- IATA: OPL; ICAO: KOPL; FAA LID: OPL;

Summary
- Airport type: Public
- Owner/Operator: St. Landry Parish
- Location: Opelousas, Louisiana
- Elevation AMSL: 75 ft / 23 m
- Coordinates: 30°33′30″N 092°05′58″W﻿ / ﻿30.55833°N 92.09944°W
- Website: www.oplairport.com
- Interactive map of St. Landry Parish Airport

Runways
| Direction | Length |  | Surface |
| ft | m |
| 18/36 | 5,999 | 1,828 | Concrete |
| 6/24 | 4,051 | 1,235 | Concrete |

Statistics (2007)
- Aircraft operations: 18,000
- Based aircraft: 34
- Source: Airport web site and FAA

= St. Landry Parish Airport =

St. Landry Parish Airport , also known as Ahart Field, is a public use airport located two nautical miles (4 km) northwest of the central business district of Opelousas, a city in St. Landry Parish, Louisiana, United States.

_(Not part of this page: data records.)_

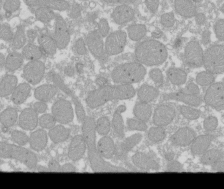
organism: Xenopus
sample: Cilia; centrioles in frog embryo cells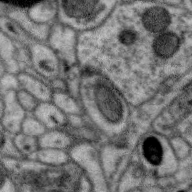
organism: Zebra finch
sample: Brain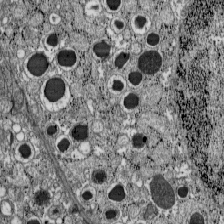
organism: C57BL Mouse
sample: Pancreatic islet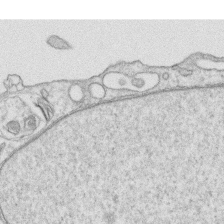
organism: Human
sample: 1205lu cells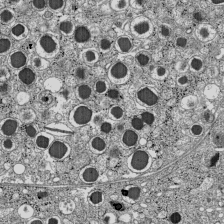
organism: C57BL Mouse
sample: Pancreatic islet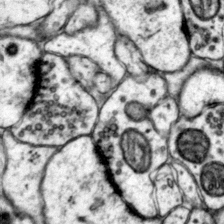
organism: Mouse
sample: Primary visual cortex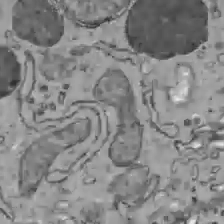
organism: C57BL Mouse
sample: Liver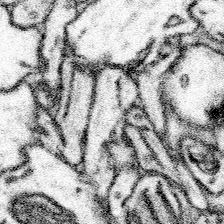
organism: Mouse
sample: Somatosensory cortex neuropil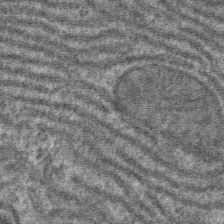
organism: Mouse
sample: Mouse hepatocytes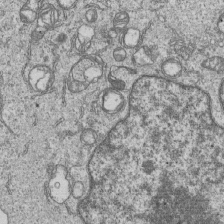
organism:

== Facilities and aircraft ==
St. Landry Parish Airport covers an area of 537 acre at an elevation of 75 feet (23 m) above mean sea level. It has two concrete paved runways: 18/36 measuring 5,999 x 100 ft (1,828 x 30 m) and 6/24 measuring 4,051 x 100 ft (1,235 x 30 m).

For the 12-month period ending June 26, 2007, the airport had 18,000 general aviation aircraft operations, an average of 49 per day. At that time there were 34 aircraft based at this airport: 74% single-engine, 24% multi-engine and 3% ultralight.